Roma, l’esperienza arriva ancora dalla Premier: ecco le tre idee tra gli svincolati per l’estate

Roma, l’esperienza arriva ancora dalla Premier: ecco le tre idee tra gli svincolati per l’estate

Dopo Smalling e Mkhitaryan, Petrachi può pescare di nuovo in Inghilterra: in difesa piace Vertonghen, davanti torna di moda Pedro. E in Italia c’è l’asse-Raiola per Bonaventura

di Marco Prestisimone, @M_Prestisimone

Nello staff di Petrachi giurano che il coronavirus non abbia cambiato più di tanto i piani per il mercato. Perché è vero che non poter viaggiare non consente di vedere dal vivo tanti giocatori, ma il grosso del lavoro è stato già fatto prima dell’emergenza e del conseguente stop a tutti i voli. Quel che è certo è che sarà una sessione diversa nei tempi, soprattutto se le date dovessero essere stravolte (e la Fifa sta lavorando a una maxi-finestra che duri fino a dicembre). Non nelle modalità: Petrachi vorrebbe cedere solo uno dei big (Under?), tenere Zaniolo e Pellegrini e abbassare ancora il monte ingaggi liberandosi di alcuni “pesi” come Perotti, Jesus, Fazio e Pastore. Per il fattore esperienza si guarderà di nuovo all’Inghilterra: in difesa piace Vertonghen del Tottenham, per l’attacco Pedro del Chelsea. Che in comune avranno lo status da svincolati. Così come Bonaventura.

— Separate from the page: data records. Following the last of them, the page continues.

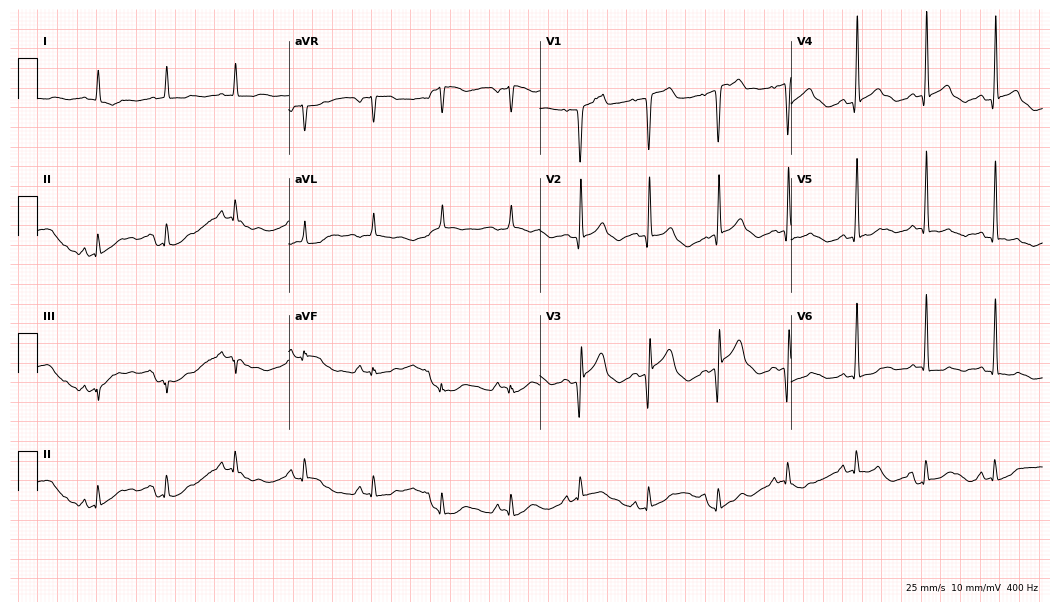
ECG (10.2-second recording at 400 Hz) — a female patient, 83 years old. Screened for six findings — first-degree AV block, right bundle branch block (RBBB), left bundle branch block (LBBB), sinus bradycardia, atrial fibrillation (AF), sinus tachycardia — none is recorded.
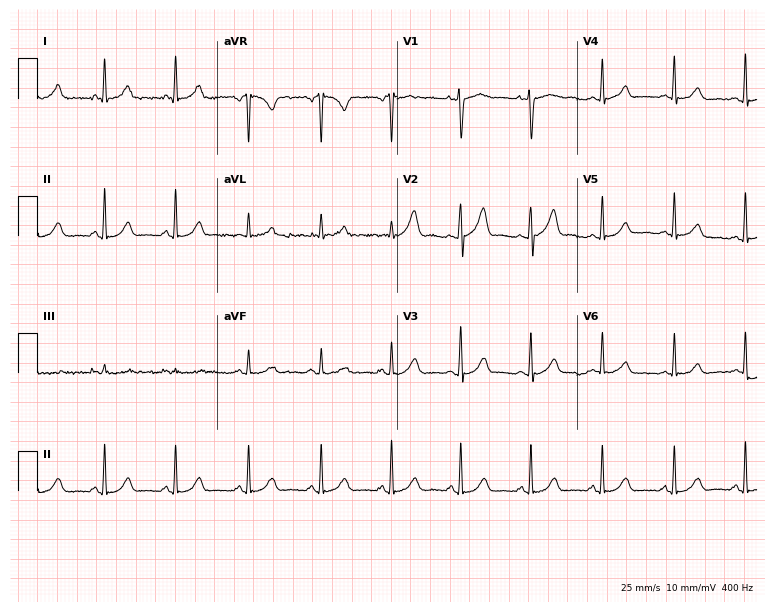
ECG — a 42-year-old female. Labelled as a normal ECG.
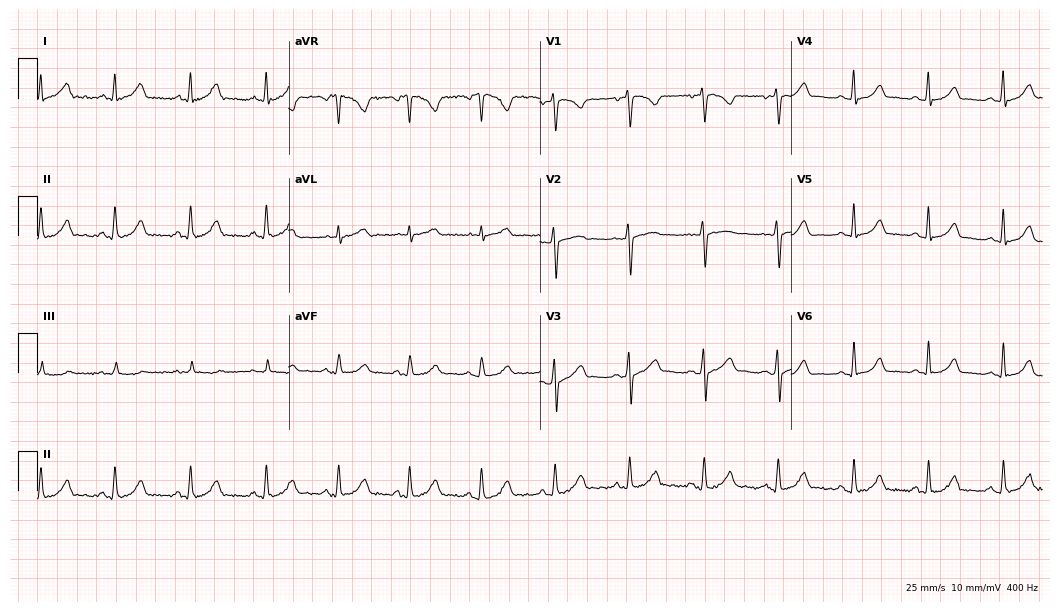
ECG — a 33-year-old female. Screened for six findings — first-degree AV block, right bundle branch block (RBBB), left bundle branch block (LBBB), sinus bradycardia, atrial fibrillation (AF), sinus tachycardia — none is recorded.
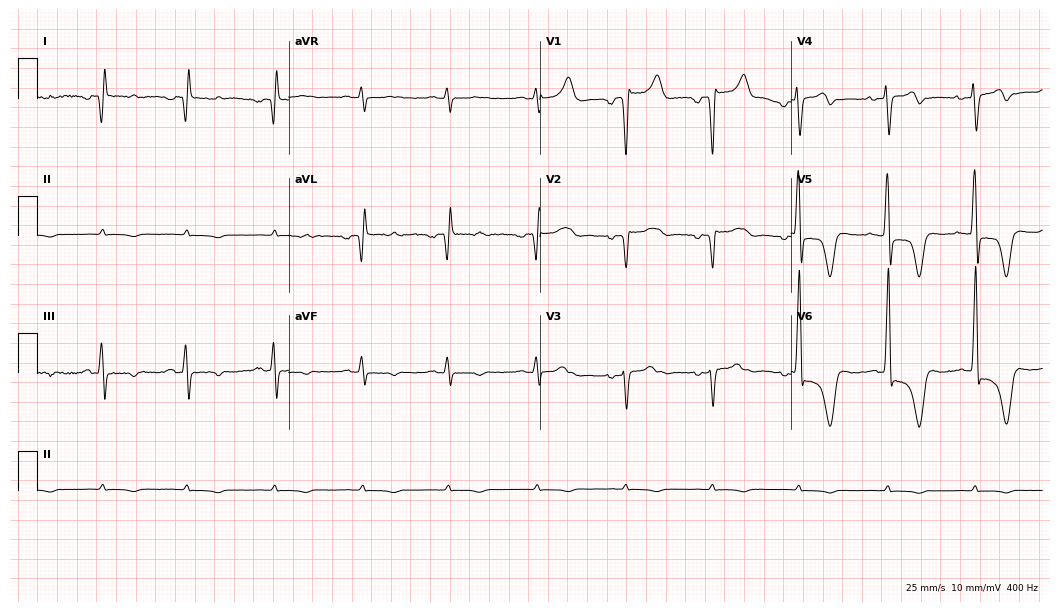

PREMIER, ANCORA TU – Sarà che gli “esperimenti” Smalling e Mkhitaryan sono quelli che più degli altri hanno funzionato, ma ancora una volta la Roma cercherà oltremanica quel carisma che spesso è mancato in stagione. Vertonghen al Tottenham ha giocato tanto (26 presenze e due gol) ma nella testa di Mourinho è stato scavalcato da Davinson Sanchez. I procuratori del belga al momento non escludono nulla – neanche un rinnovo di contratto – ma i giallorossi lo seguono da mesi e in Inghilterra è chiaro a tutti che in estate partirà: piace anche all’Inter di Conte e al Napoli, che potrebbero perdere Godin e Koulibaly. Il destino può parlare italiano anche per Pedro mentre a parlare per lui è il curriculum: è l’unico giocatore nella storia ad aver vinto tutte le competizioni più importanti (Liga, Premier, tre volte la Champions, due volte il Mondiale, la Supercoppa europea ma anche il Mondiale per club e gli Europei). Non male per una società come la Roma che invece ha fatto della mancanza di trofei il suo cruccio più grande. E per questo Fonseca l’aveva puntato a gennaio e spingerà ancora di più per averlo in estate. Lui ha confermato che dirà addio al Chelsea, ora bisogna solo convincerlo.

JACK & RAIOLA – Bonaventura non arriva dalla Premier ma esperienza nel campionato italiano ne ha sicuramente di più dei due “inglesi”. La crisi societaria del Milan ha reso impossibile il rinnovo di contratto e la fronda che spingeva per farlo restare (Maldini e Boban) ha addirittura lasciato il club. In estate diventerà un’occasione di mercato e Mino Raiola ne parla da tempo con Petrachi. Dopo una fase in cui il super agente sembrava essere sparito dai radar di Trigoria, è tornato più attivo che mai: ha lavorato alla cessione di Manolas e Luca Pellegrini e ha portato Mkhitaryan (con cui adesso lavora per farlo rimanere) mentre un anno prima era toccato a Justin Kluivert. Un rapporto che si è di nuovo consolidato e che stavolta gli permetterebbe di portare un altro assistito alla Roma. E chissà che non ci riprovi anche con Moise Kean.